Tuesday, February 2, 2010

Barofsky's Latest TARP Report

Neil Barofsky delivered his latest TARP report to Congress yesterday.

The government's bailout of financial institutions deemed "too big to fail" has created a risk that the United States could face a worse fiscal meltdown in the future, an independent watchdog assigned to review the program told Congress on Sunday.

The Troubled Assets Relief Program, known as TARP, has not addressed the problems that led to the last crisis and in some case those problems have festered and are a bigger threat than before, warned Neil Barofsky, the special inspector general at the Treasury Department.

"Even if TARP saved our financial system from driving off a cliff back in 2008, absent meaningful reform, we are still driving on the same winding mountain road, but this time in a faster car," Barofsky wrote.


The concept by which Barofsky says that TARP is contributing to the problem is Moral Hazard.

Moral hazard occurs when a party insulated from risk may behave differently than it would behave if it were fully exposed to the risk. In insurance, moral hazard that occurs without conscious or malicious action is called morale hazard.
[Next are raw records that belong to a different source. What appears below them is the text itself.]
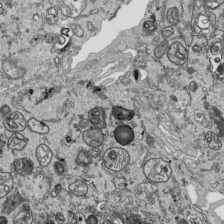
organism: Human
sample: Mitochondria in HCT116 cells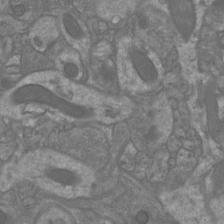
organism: Mouse
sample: Cortical neurons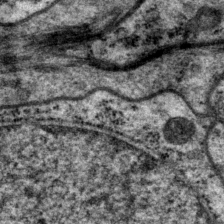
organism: P. pacificus
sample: Pharynx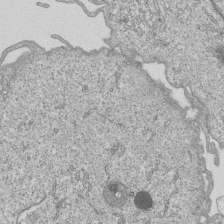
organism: Human
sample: MDA-MB-231 cells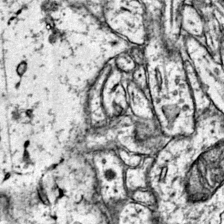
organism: Mouse
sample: Primary visual cortex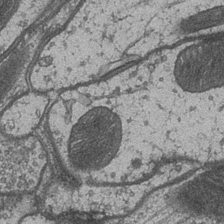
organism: Drosophila
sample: Optic medulla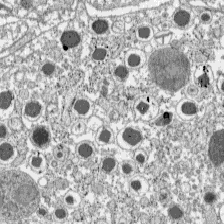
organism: C57BL Mouse
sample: Pancreatic islet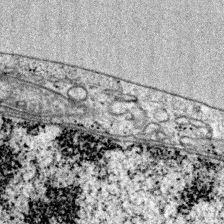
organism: Human
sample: HeLa cells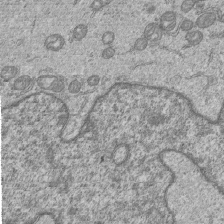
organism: Human
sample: MDA-MB-231 cells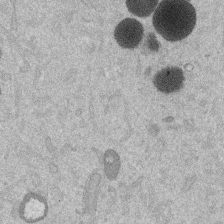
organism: Mouse
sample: Dividing mouse embryo 1 cell stage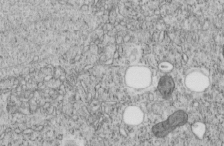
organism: C. elegans
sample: C. elegans embryo early stage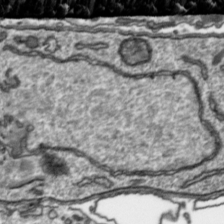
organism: Toxoplasma gondii
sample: Parasites in a vacuole inside a host cell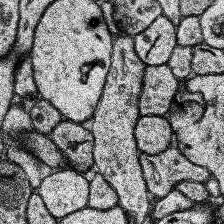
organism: Human
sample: Temporal Lobe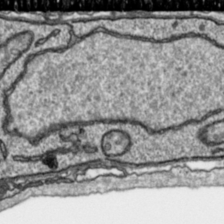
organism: Toxoplasma gondii
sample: Parasites in a vacuole inside a host cell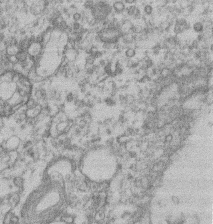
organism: Mouse
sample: T cell stromal cell synapse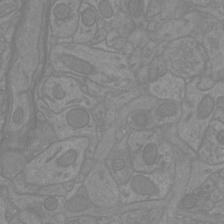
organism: Mouse
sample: Cortical neurons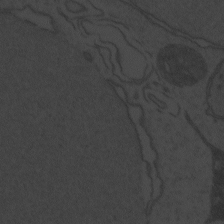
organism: Zebrafish
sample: Macrophage infected with Toxoplasma gondii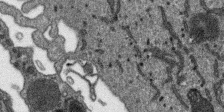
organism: Human
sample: Lung epithelial cells infected with SARS-CoV-2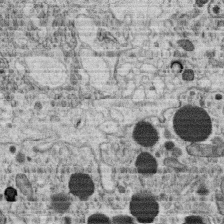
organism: C. elegans
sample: C. elegans oocyte; sperm cells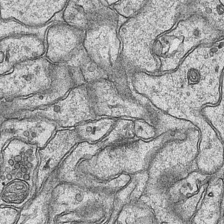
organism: Mouse
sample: CA1 Hippocampus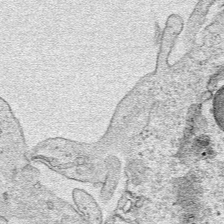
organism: Human
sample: Mitochondria in HCT116 cells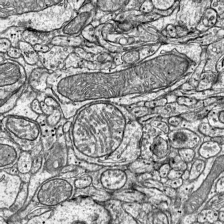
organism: Mouse
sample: Visual Cortex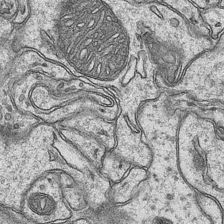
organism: Mouse
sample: CA1 Hippocampus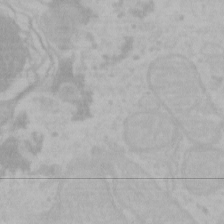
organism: Mouse
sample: Choroid plexus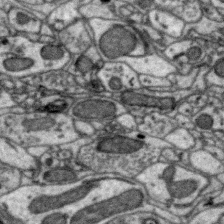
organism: Zebra finch
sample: Brain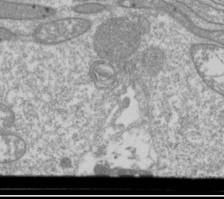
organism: Drosophila
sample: Cell division; meiosis; drosophila spermatocytes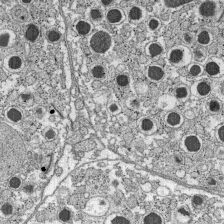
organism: C57BL Mouse
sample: Pancreatic islet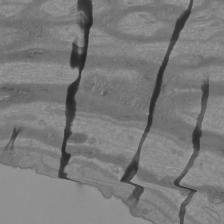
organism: Mouse
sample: Cortical neurons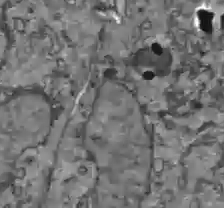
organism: C57BL Mouse
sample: Liver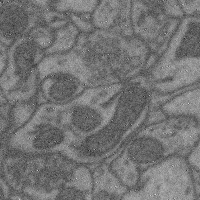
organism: Mouse
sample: Cerebral cortex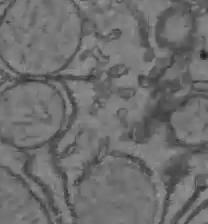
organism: C57BL Mouse
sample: Liver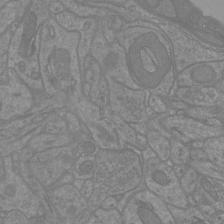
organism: Mouse
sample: Cortical neurons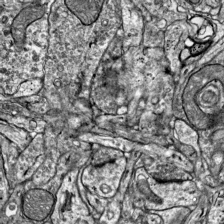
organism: Mouse
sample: Visual Cortex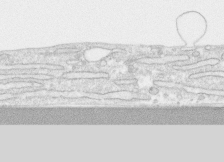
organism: Human
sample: CRL-1474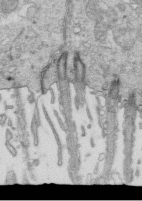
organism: Mouse
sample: Multiciliated cells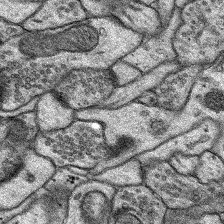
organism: Rat
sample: Hippocampus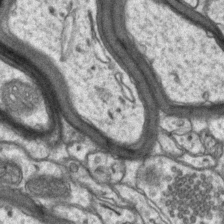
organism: Mouse
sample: CA1 Hippocampus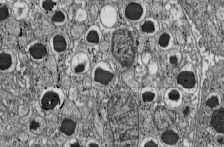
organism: C57BL Mouse
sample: Pancreatic islet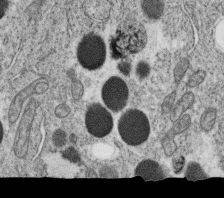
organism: C. elegans
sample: C. elegans oocyte; sperm cells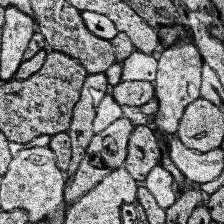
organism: Human
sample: Temporal Lobe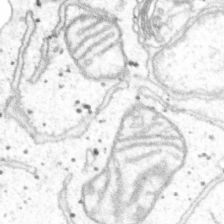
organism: Human
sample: HeLa cells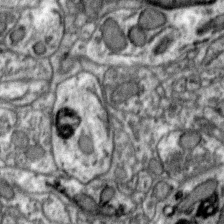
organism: Zebra finch
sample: Brain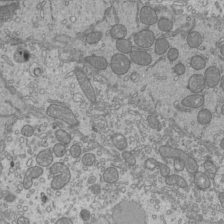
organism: Mouse
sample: Cilia; mouse epididymis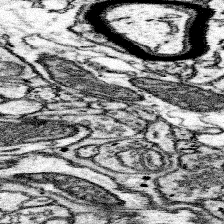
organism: Mouse
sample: Somatosensory cortex neuropil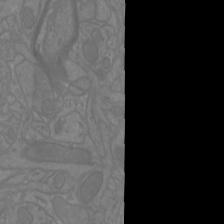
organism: Mouse
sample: Cortical neurons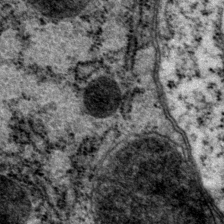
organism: P. pacificus
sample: Pharynx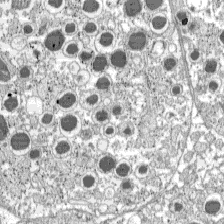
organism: C57BL Mouse
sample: Pancreatic islet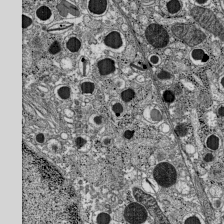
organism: C57BL Mouse
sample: Pancreatic islet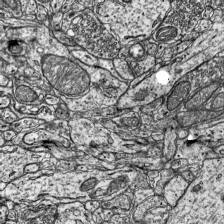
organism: Mouse
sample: Visual Cortex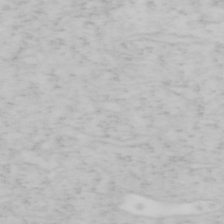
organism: Mouse
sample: OT-I killer T cells with ID8 ovarian cancer cells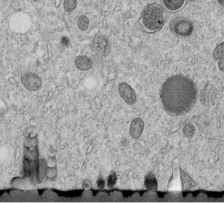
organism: C. elegans
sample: C. elegans embryo early stage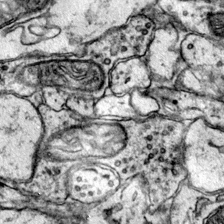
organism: Mouse
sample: Primary visual cortex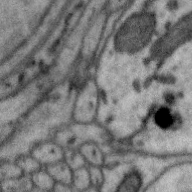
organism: Zebra finch
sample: Brain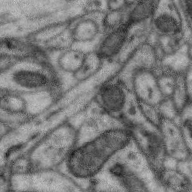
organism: Zebra finch
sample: Brain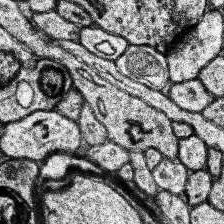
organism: Human
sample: Temporal Lobe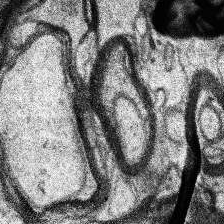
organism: Human
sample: Temporal Lobe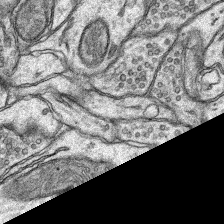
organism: Rat
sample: Hippocampus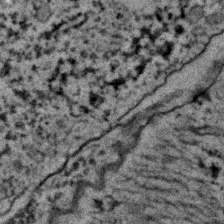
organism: C. elegans
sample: C. elegans embryo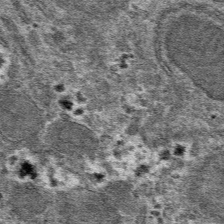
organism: Mouse
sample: Mouse hepatocytes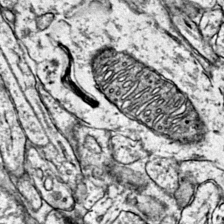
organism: Mouse
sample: Primary visual cortex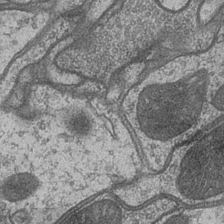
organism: Drosophila
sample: Optic medulla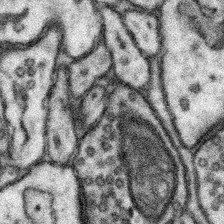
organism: Mouse
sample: Somatosensory cortex neuropil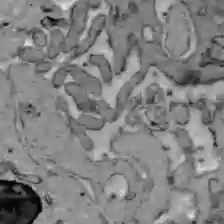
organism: C57BL Mouse
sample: Liver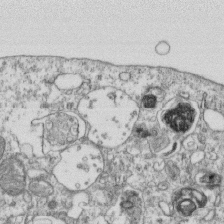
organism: Mouse
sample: Activated OT-1 CD8+ T cells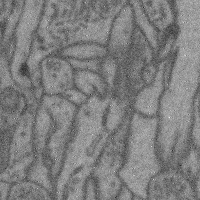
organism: Mouse
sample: Cerebral cortex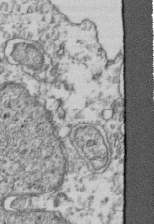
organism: Human
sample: Activated Jurkat CD4+ T cells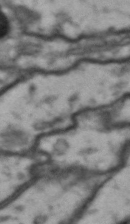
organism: Drosophila
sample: Brain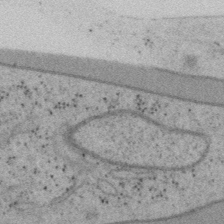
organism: Human
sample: HeLa cells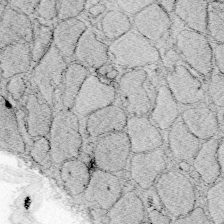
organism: Zebrafish
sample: Whole-Brain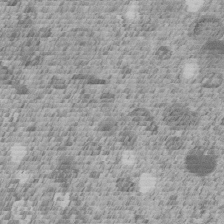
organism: C. elegans
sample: C. elegans embryo early stage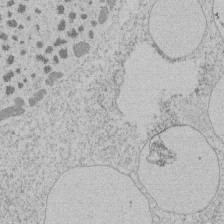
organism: Tetrahymena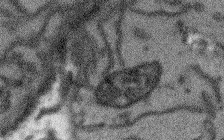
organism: Arabidopsis thaliana
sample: Root tip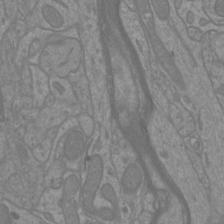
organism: Mouse
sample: Cortical neurons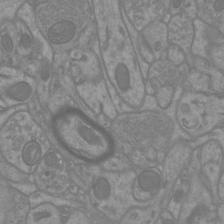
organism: Mouse
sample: Cortical neurons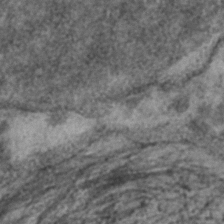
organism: C. elegans
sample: C. elegans embryo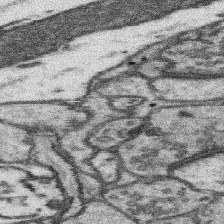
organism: Mouse
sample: Somatosensory cortex neuropil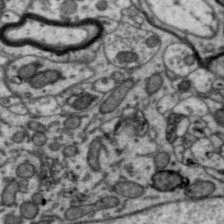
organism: Zebra finch
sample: Brain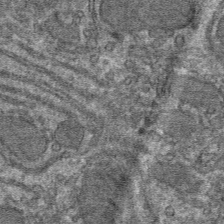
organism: Mouse
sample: Mouse hepatocytes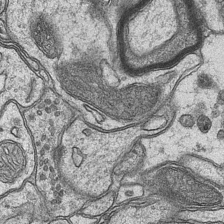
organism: Mouse
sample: CA1 Hippocampus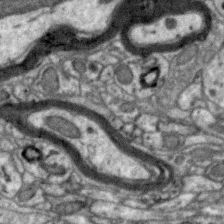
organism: Zebra finch
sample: Brain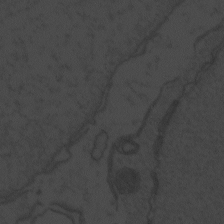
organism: Zebrafish
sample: Macrophage infected with Toxoplasma gondii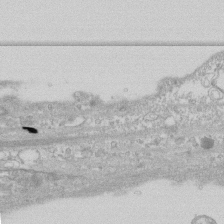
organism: Human
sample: CRL-1474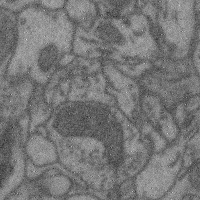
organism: Mouse
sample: Cerebral cortex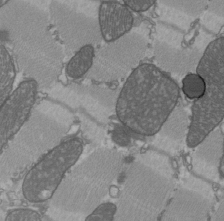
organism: C57BL Mouse
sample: Heart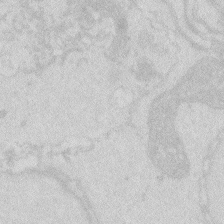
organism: Zebrafish
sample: Macrophage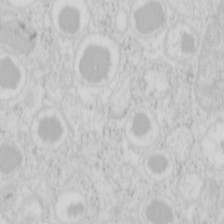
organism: Mouse
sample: Pancreas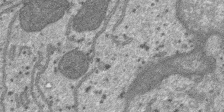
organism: Human
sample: Lung epithelial cells infected with SARS-CoV-2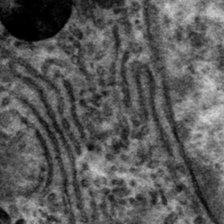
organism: Mouse
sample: Mouse hepatocytes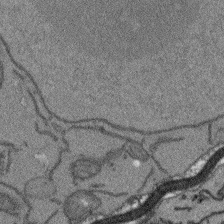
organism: Arabidopsis thaliana
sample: Root tip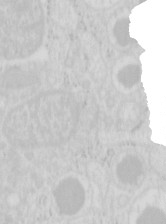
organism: Mouse
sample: Pancreas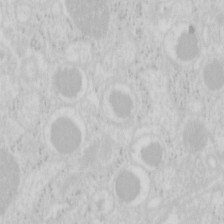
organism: Mouse
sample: Pancreas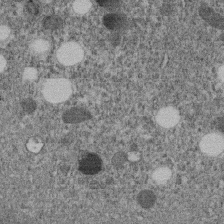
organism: C. elegans
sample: C. elegans embryo early stage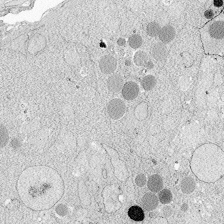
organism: Zebrafish
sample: Whole-Brain

By bailing these banks out we effectively told them that no matter what risks they take we won't let them fail. TARP was the epitome of a Moral Hazard. These banks received billions because their collapse was something our economy simply couldn't take. That's a license to be reckless. That's exactly what Barofsky is worried about. It's what many that opposed TARP were worried about. Furthermore, there's been nothing put in place to fix things and Barofsky was just as worried about this.